Intel® C++ Compiler 16.0 User and Reference Guide
When developing your program, be aware of the following safety, correctness, and performance considerations.
The Reducer and the View
A reducer manages instances of a view; code in a parallel reduction computation updates the view instance for the current parallel strand. The current view instance is accessed by dereferencing the reducer: *r = *r OP a.
In other words, you can think of the reducer as being like a (smart) pointer to the view.
Safety
If a properly written reducer is used as described above, no data races will occur between accesses to the reducer's view in different parallel strands.
Floating-Point Operations
Floating-point arithmetic operations are not strictly associative because of overflow, underflow, and loss of precision resulting from the way that floating-point numbers are represented in a computer. This is a consideration that potentially affects any optimization that reassociates floating-point arithmetic, including reducers.
Before using a floating-point reducer, you should carefully consider the characteristics of your data and what the possible effects on the results may be.
Initial and Final Values
You can specify an initial value for a reducer with an argument to the reducer constructor, or you can set its initial value by calling the reducer set_value() function. If you do not give a reducer an initial value, its identity value will be used.
You can retrieve the final value of the computation by calling the reducer get_value() function after the computation is complete.

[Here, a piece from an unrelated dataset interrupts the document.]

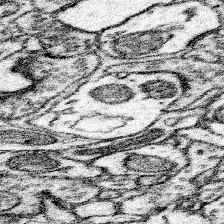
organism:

Alternatively, you can move the value of a variable into the reducer, leaving the variable undefined, but calling the reducer move_in() function, or move the value of the reducer out into a variable, leaving the reducer value undefined, by calling the reducer move_out() function.
get_value(),set_value(), move_in(), and move_out() always access the view instance of the current strand. You can call them in the middle of a parallel computation, but the results will almost always be meaningless. The best policy is to use set_value() and move_in() only to initialize a reducer, and get_value() and move_out() only to retrieve its final value.
Permitted Operations
A reducer computes the correct result in a parallel computation (in other words, the same result as the serial computation) because its reduction operation is associative. Reassociating a non-associative computation will lead to undesired results. In other words, the only modifications that are permitted on a reducer's view are updates using its reduction operation ( view = view OP value ), or something that is semantically equivalent. (For example, permissible operations on an addition reducer include view = view + value , view += value (equivalent to view = view + value ), view++ (equivalent to view = view + 1 ), and view = view - value (equivalent to view = view + (- value)) .)
All library reducer class views enforce this restriction: view = view * value or view = 3 won't even compile if view is the view of an addition reducer. Custom reducer classes may or may not enforce similar restrictions. If you use a reducer class that does not syntactically restrict the operations you can perform on its view, then it is up to you to understand and follow its operator restrictions.
Performance
When used judiciously, reducers can incur little or no runtime performance cost. However, there are some performance considerations to keep in mind:
The efficiency of reducers relies on the assumption that creating and merging view instances is cheap. If the identity and reduce operations do not have small constant execution times, then the performance benefits of parallel execution may be lost in the overhead of view management.
There is some overhead at a cilk_sync for every reducer in the strands being synched, regardless of whether new views instances were created for them. This can be important if you use many reducers (for example, a large array of reducers).